少顷,他猛地抬头,望向谢咏,表情十分认真,一字一句地说:“是,我喜欢他。”
顿了顿,像是觉得没说清楚,他又补充了一句:“我喜欢季霄。”
听到意料之中的回答,谢咏眼中划过一瞬失落,随即神色又恢复了正常。
他敛起笑容,问卫寻:“你有没有想过,如果他不愿和你重新在一起,你该怎么办?”
卫寻不假思索道:“没有如果。”
他无意给自己留后路,便从没思考过失败的可能。
“你光玩杯子干什么,怎么不喝?”
卫寻不知想到什么,眼神透着柔软,嘴角不自禁勾起。
“他不喜欢。”
从前,他老爱往家里买各种各样的高度酒,可那些酒不是莫名变少就是离奇失踪,他纳闷了许久,终于有一次,被他逮到罪魁祸首。

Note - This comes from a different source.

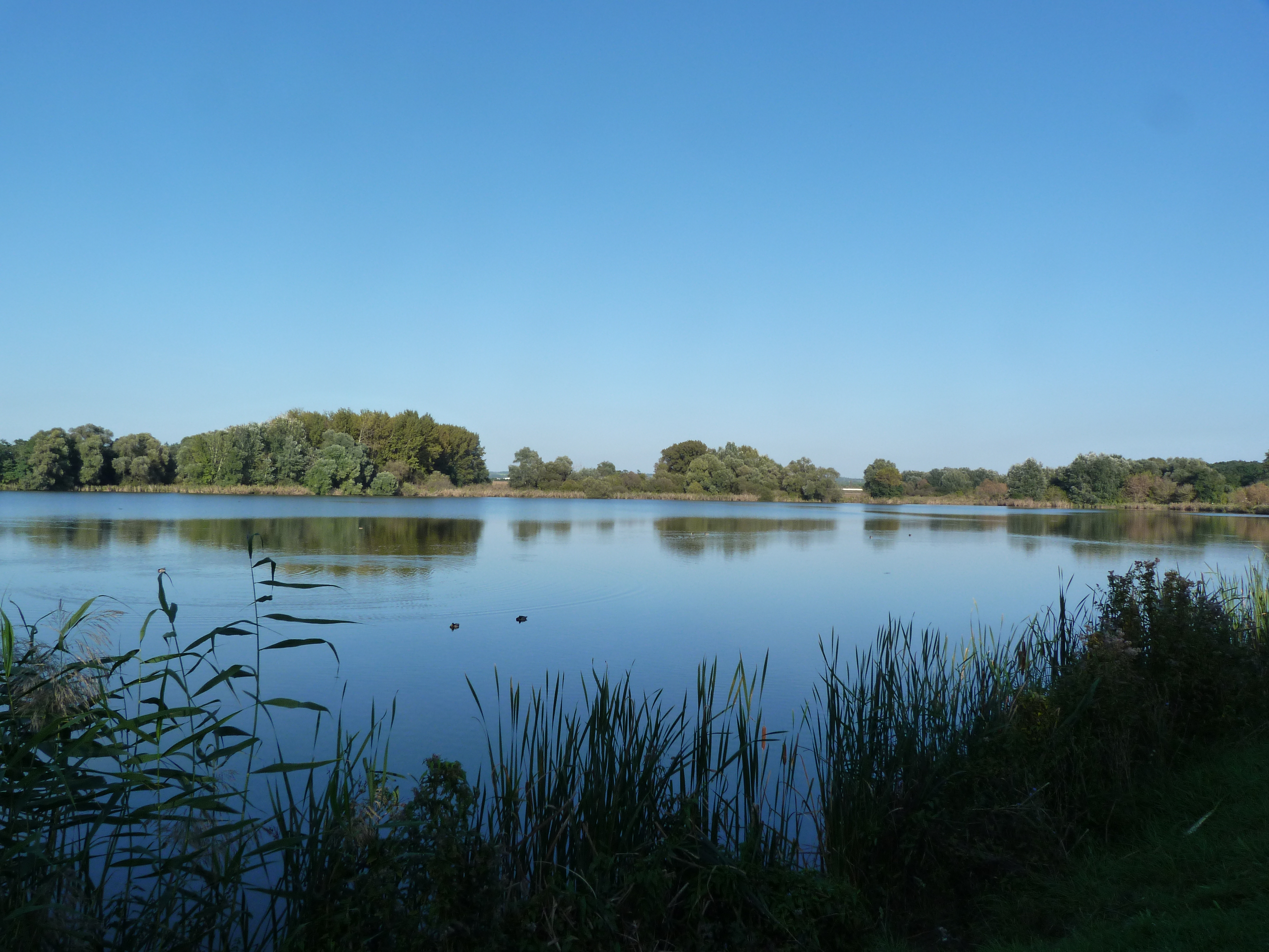 A felvétel 2014. szeptember 28-án, vasárnap készült Budapesten, a Naplás tónál (XVI. kerület).

季霄准备往洗手池里倒酒的手悬在半空,支支吾吾:“你……你老这么喝烈性酒对身体不好。以后尽量别喝了,好不好?”
讨价还价半天,最终以两人各退一步收尾——卫寻每周只有固定的喝酒份额,多了一滴都没有。
谢咏心想这人没救了。
与此同时,门口传来一阵骚动,以孟云柏为首的一帮人浩浩荡荡涌了进来,店内的服务生赶忙迎上前。
“行吧,我有事,先走了。”谢咏一口闷掉杯中酒,拍了两下卫寻的后背,“今晚敞开喝,孟云柏全包了。”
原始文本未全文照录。